The existence and activities of this cult and its leader should be of serious concern to -

  • Local, state and federal law enforcement agencies because of the potential for fraud, particularly tax fraud, currency offenses and civil rights violations posed by the methods used.
  • Computer and telecommunication business and facilities due to the security risks imposed by the concentration of members of this group in computer and telecommunication fields.
  • Family members and public health officials, due to the serious and long lasting damage to the mental health of the people caught up in this cult.

The group has no name, as the Moonies and other cults do. This is because Lenz purports to be a spiritual teacher, not a group or cult leader. Lenz represents himself as simply a person who teaches seminars one or two evenings a month. The followers are deluded into looking upon themselves as students. They vociferously deny they are members of a cult.

The most spectacular and frightening example of mind control in recent years was when Jim Jones convinced more than nine hundred members of the Peoples' Temple commune in Guyana to commit suicide by drinking cyanide-laced Kool Aid. It is difficult for most Americans, accustomed as they are to the idea of independent thought, to believe that one man, using the techniques of mind control, can establish overpowering domination of the thoughts and actions of others.
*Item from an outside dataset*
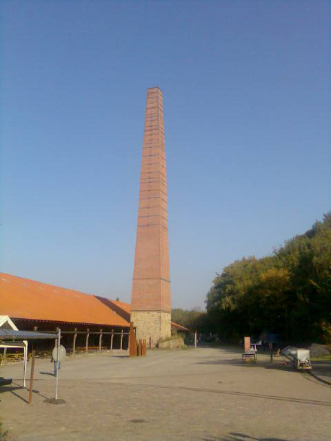 Schornstein der Ziegelei Dünkelberg auf dem Gelände des Museums Zeche Nachtigall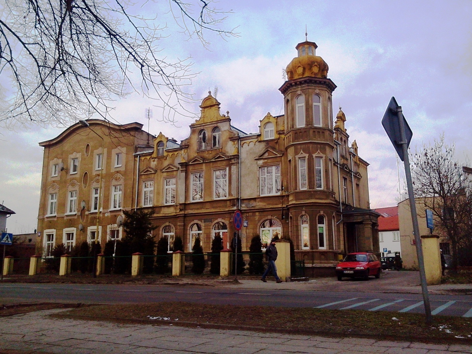 Kamienica w Łobzie (obok dworca PKP)

To many people, the Jonestown case was an exception, something that could only happen to a group of people who may have been deficient in some respect.

Today more and more Americans have come to realize that the Jonestown tragedy was not an isolated incident but only one manifestation of an ever-growing problem. There are some 3,000 cults in the United States today. Some of the more well known are the Moonies, the Hare Krishnas and the Church of Scientology. Some of them are relatively benign and harmless, but there are many more that are as vicious and destructive as the Peoples' Temple.